There is little doubt as the database world enters 2013 and beyond, that Google Bigtable's wide ranging influence will continue to be felt. All of different database types in the NoSQL family – document, key-value, tabular, and graph, display at least a measure of inspiration from Google's innovations from earlier in the last decade.
InfiniteGraph Goes to College
Objectivity, developers of the graph database, InfiniteGraph, recently announced a partnership with Germany's Ilmenau University of Technology. InfiniteGraph will be used in courses at the university, in addition to its research programs. Students will gain insight to graph databases and their applications in real-time analytics.
Ilmenau Professor Dr. Kai-Uwe Sattler commented on this new relationship:
"At Ilmenau our goal is to introduce students from around the world to the very cutting edge of technology and skill them in its practical uses. Understanding and discovering the information within Big Data is something that every institution struggles with from research to course curriculum. InfiniteGraph brings a new level or research and teaching capabilities that expand our ability to explore the reaches of current technologies and methodologies in graph data management and analysis."
As a new generation of students grows up with NoSQL databases, the opportunity for the growth of the technology remains promising for 2013 and beyond.
Neo4j Version 1.8.1 is the Most Stable Yet
Neo Technology, creators of the graph database, Neo4j, is starting off 2013 with their most stable iteration yet, version 1.8.1. This new version offers better performance for those using Neo's Cypher query language. In some cases, query times are one-third the speed compared to earlier versions.
Neo4j 1.9 has also reached milestone release status. In addition to even more Cypher optimizations, the Neo4j console underwent some interface improvements, allowing in-browser filtering and paging of result sets. Another enhancement allows for the upgrading of High Availability Clusters without any downtime.
These additional features and productivity improvements should please Neo4j users throughout 2013. Those interested in trying out either the 1.9.M02 milestone release or the stable version, 1.8.1, need to visit the Neo4j download page.
The Rise of Data Virtualization Continues
As 2013 sees the continued proliferation of NoSQL, possible confusion exists for data consumers trying to make sense of the information overload from a wide array of disparate relational and non-relational sources. Data Virtualization is a technology that helps users derive valuable information out of business data.
Suresh Chandrasekaran, Senior VP at Denodo, comments on Data Virtualization as it relates to NoSQL in the coming year:
"The chimera of a homogeneous data landscape or a consolidated single version of truth as in an Enterprise-wide Data Warehouse has started to fade in the aspirations of companies as unattainable and too expensive. In its place, companies have embraced diversity of fit-for-purpose data stores including NoSQL, Big Data and multi-structured sources and combined them into agile, real-time data services using Data Virtualization tools like Denodo."
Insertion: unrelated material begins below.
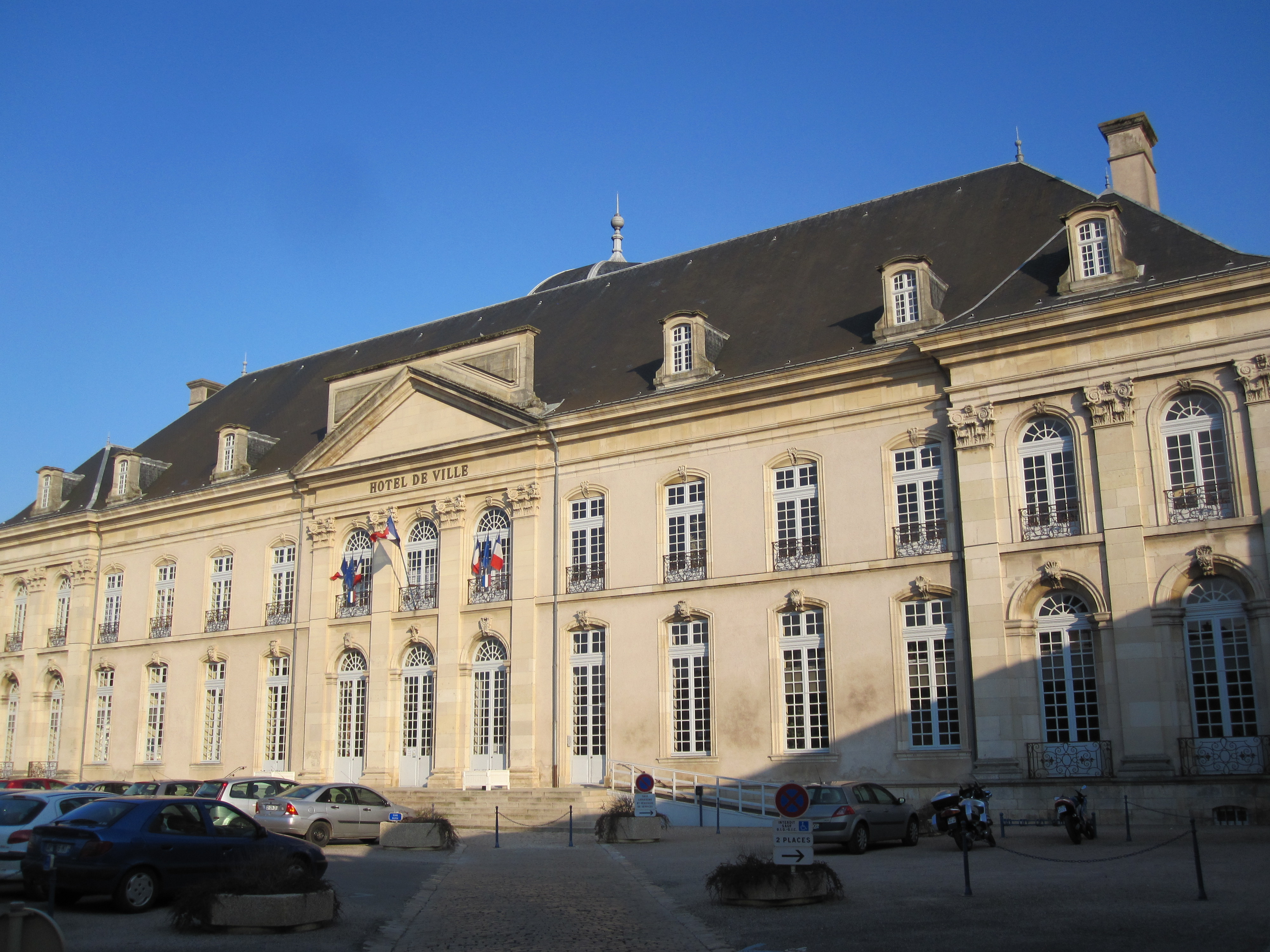 Façade côté cour du palais épiscopal de Toul, actuel hôtel de ville

Expect Data Virtualization to increase in importance in the next few years as the use of Big Data and NoSQL continues to grow. It remains a vital piece of technology for those who depend on information.
2013 is definitely looking to be another year where NoSQL further cements its place in the data industry. What was once merely a marketing buzzword is now becoming a core piece of technology for enterprises of all sizes.